CE, 18 mai 2018, Fédération des finances et affaires économiques de la Cfdt (414583)

CE, 18 mai 2018, Syndicat Cgt de l’administration centrale et des services des ministères économiques et financiers et du Premier Ministre (411045)

La Puissance publique – après 02 mois – peut se moquer de l’Etat de Droit : Rip l’exception d’illégalité

La gloire du Conseil d’Etat repose notamment dans son courage. Au 19ème siècle, alors qu’il avait été institué pour seulement conseiller l’Etat (d’où son nom), il a osé prendre son indépendance en devenant non seulement un véritable juge de l’administration (et non son allié) mais encore en proposant une multiplication des recours contentieux possibles contre les actes de celles-ci. Au nom de l’Etat de Droit qui plaçait également l’administration sous l’exigence de Légalité et non au-dessus d’elle, furent désormais susceptibles de recours contentieux (et non uniquement administratifs) non seulement les actes mettant en cause des droits subjectifs mais encore des actes qu’un simple intérêt à agir froissait : ce sera alors la naissance du recours en excès de pouvoir (sur ce moment, on se permettra de renvoyer à : Touzeil-Divina Mathieu & Foucart Emile-Victor-Masséna, Aux origines des branches du contentieux administratif ; Paris, Dalloz ; 2017). On a alors pu considérer que le CE protégeait et défendait les administrés. Par ailleurs, ce même CE a participé et a même animé la lutte contre la théorie et la pratique déplorables et liberticides de l’administrateur-juge et notamment du ministre-juge énonçant le principe simple (et basique) selon lequel le cumul des deux fonctions était mauvais et préjudiciable aux citoyens ; le juge devant être indépendant. Depuis plusieurs années pourtant, ce sont l’administrateur-juge et le juge-administrateur qui refont surface sans que cela ne semble gêner beaucoup de monde. On voit se multiplier des hypothèses où des administrations (notamment des AAI et des API) se mettent à agir comme des juridictions et où le juge administratif – CE en tête – assume même se comporter en administrateur. Le plus grave n’est alors pas que le juge tente d’administrer et administre dans les faits de plus en plus en lieu et place de l’administration mais que peu de monde ne s’en émeuve. Les deux arrêts d’Assemblée ici présentés ensemble par le CE lui-même en sont malheureusement une nouvelle manifestation.
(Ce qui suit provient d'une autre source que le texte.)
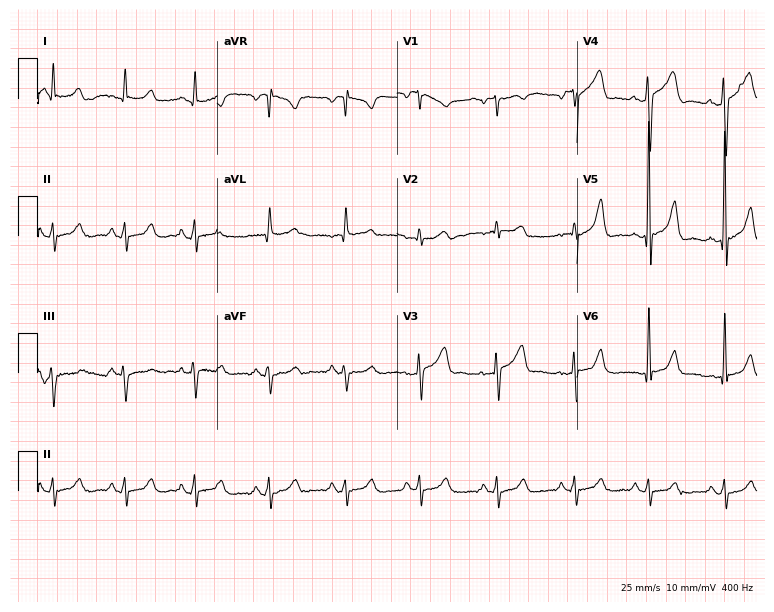
Standard 12-lead ECG recorded from a 51-year-old male patient. None of these six findings is recorded: first-degree AV block, right bundle branch block, left bundle branch block, sinus bradycardia, atrial fibrillation, sinus tachycardia.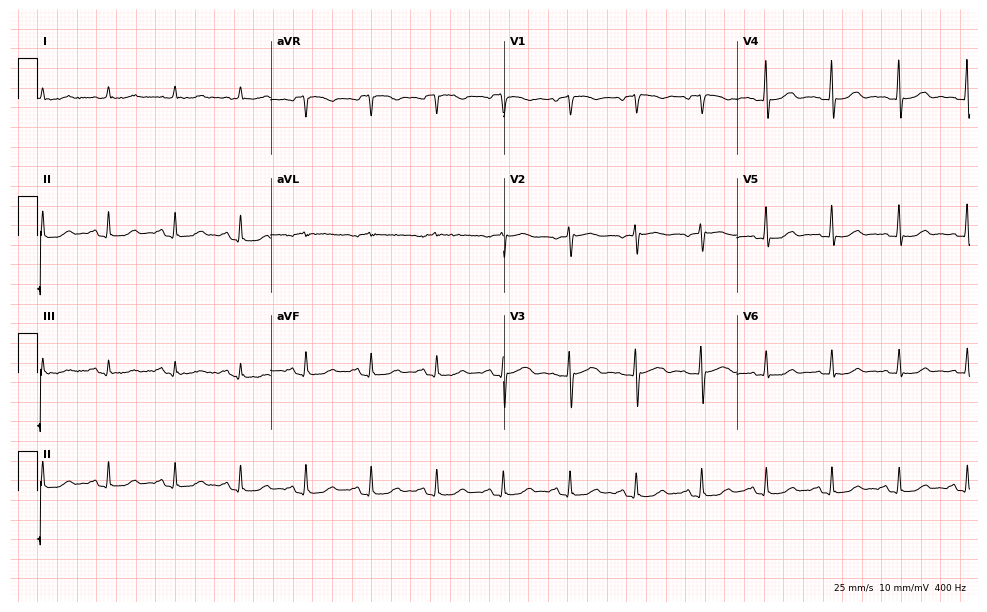
12-lead ECG from a 74-year-old female. Labelled as a normal ECG.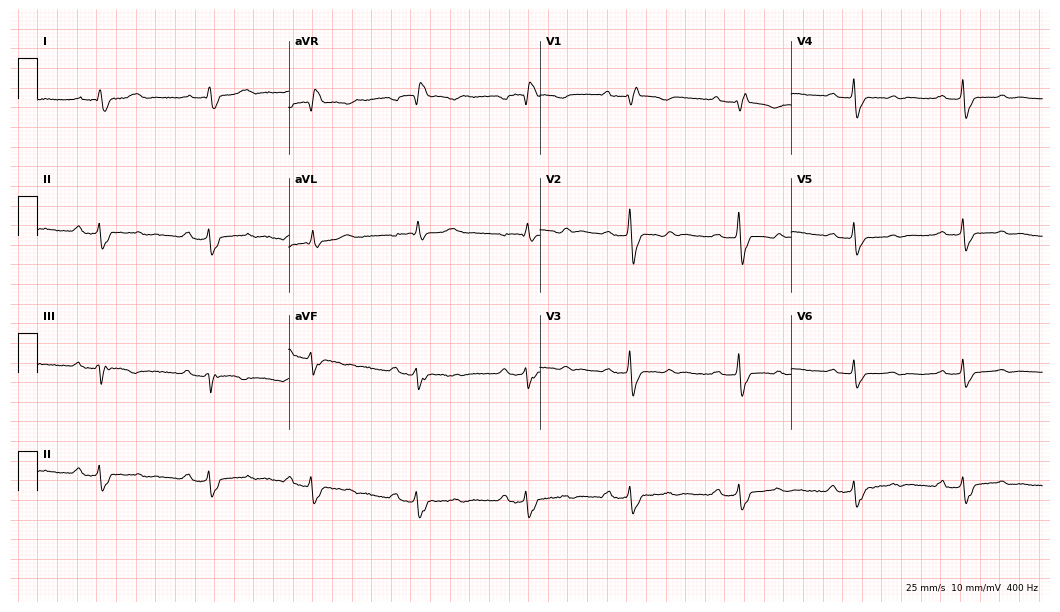
ECG (10.2-second recording at 400 Hz) — a 48-year-old female patient. Findings include right bundle branch block (RBBB).

Dans ces affaires, deux syndicats contestaient le décret du 29 mars 2017 fixant la liste des emplois dérogatoires à l’emploi permanent (par des fonctionnaires) et ce, au sein de l’Institut National de la Propriété Industrielle (Inpi). Dans la première affaire (411045), la Cgt en mai 2017 avait attaqué le décret par la voie dite de l’action (recours en excès de pouvoir (Rep)) directement ciblée sur le décret litigieux et dans la seconde affaire (414583), la Cfdt avait contesté ce même acte réglementaire par la voie de l’exception d’illégalité. En effet, au lieu d’intenter directement un Rep, le syndicat avait demandé au Premier ministre de bien vouloir abroger le décret estimé illégal mais, l’administration s’y refusant implicitement, la Cgt a donc attaqué par la voie de l’action le silence ministériel et – en exception d’illégalité fondant cette action – le décret réglementaire du 29 mars 2017. Le plus important n’est alors pas la réponse au fond que va apporter le CE qui rejette les deux recours et maintient la légalité de l’acte au visa de l’art. 03 de la Loi statutaire du 13 juillet 1983 énonçant le principe de l’occupation d’emplois permanents par les seuls fonctionnaires et non par les contractuels. En effet, prenant acte de ce que deux recours connexes attaquaient le même acte réglementaire, le CE va préciser dans la seconde affaire qu’il entendra désormais clairement distinguer les actions et surtout les moyens de légalité susceptibles d’y être invoqués. En deux considérants principiels définissant son office et partant, se donnant la compétence de sa propre compétence, le CE précise…

(…)

Or, depuis le 18 mai 2018, le CE a commencé à inhumer l’exception d’illégalité. On comprend évidemment (et il faut essayer d’être mesuré) les tenants et aboutissants de cette décision : la mise en avant d’une sécurité juridique dont bénéficiera l’action administrative. Et, évidemment, du point de vue de la puissance publique, on louera cette nouveauté mais le juge n’est-il pas censé trancher le Droit et non défendre les intérêts de l’administration ? Trop souvent on a écrit du CE qu’il était toujours du côté du pouvoir et – à titre personnel – nous avons souvent lutté contre cet a priori en expliquant qu’il était souvent infondé et nuisait à la juridiction administrative. Le juge est – et doit être – au nom de l’Etat de Droit d’abord un rempart contre l’arbitraire administratif éventuel. Or, depuis le 18 mai 2018, le CE a provoqué un enterrement de première classe (en Assemblée) de nombreux principes qu’il avait pourtant lui-même portés et énoncés.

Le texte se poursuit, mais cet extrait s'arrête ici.